> **MATERIAL PROVIDED**
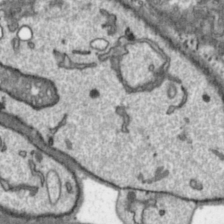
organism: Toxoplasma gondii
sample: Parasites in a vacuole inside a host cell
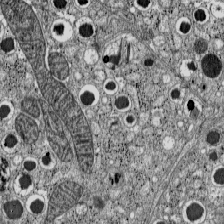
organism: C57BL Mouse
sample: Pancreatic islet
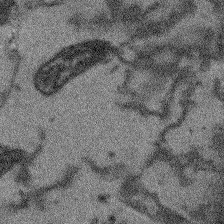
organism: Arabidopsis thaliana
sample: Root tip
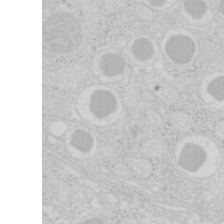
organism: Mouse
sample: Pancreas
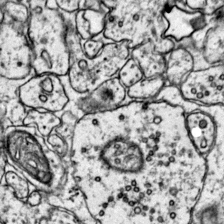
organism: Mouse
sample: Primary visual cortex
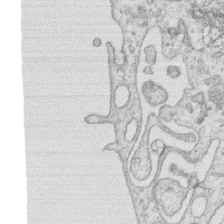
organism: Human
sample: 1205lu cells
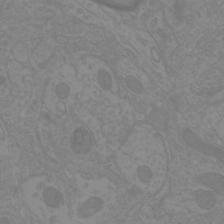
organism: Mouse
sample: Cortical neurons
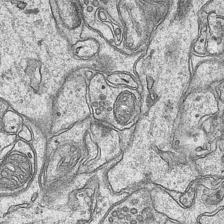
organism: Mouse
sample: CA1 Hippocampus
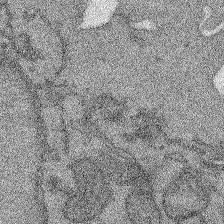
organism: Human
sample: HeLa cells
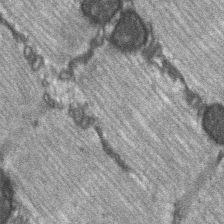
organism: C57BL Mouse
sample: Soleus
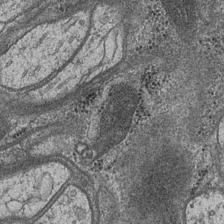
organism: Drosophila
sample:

> **WORK TASK**
Pictures don't belong in the copy. Transcribe every record exactly as it appears.

> **EXPECTED ANSWER**
organism: Toxoplasma gondii
sample: Parasites in a vacuole inside a host cell
organism: C57BL Mouse
sample: Pancreatic islet
organism: Arabidopsis thaliana
sample: Root tip
organism: Mouse
sample: Pancreas
organism: Mouse
sample: Primary visual cortex
organism: Human
sample: 1205lu cells
organism: Mouse
sample: Cortical neurons
organism: Mouse
sample: CA1 Hippocampus
organism: Human
sample: HeLa cells
organism: C57BL Mouse
sample: Soleus
organism: Drosophila
sample:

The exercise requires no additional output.